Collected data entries
----

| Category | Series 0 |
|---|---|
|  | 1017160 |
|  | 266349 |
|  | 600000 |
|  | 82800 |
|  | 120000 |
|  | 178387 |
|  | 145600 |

----

[Task brief]: Reproduce the data exactly, character for character.

[Expected output]:
| Category | Series 0 |
|---|---|
|  | 1017160 |
|  | 266349 |
|  | 600000 |
|  | 82800 |
|  | 120000 |
|  | 178387 |
|  | 145600 |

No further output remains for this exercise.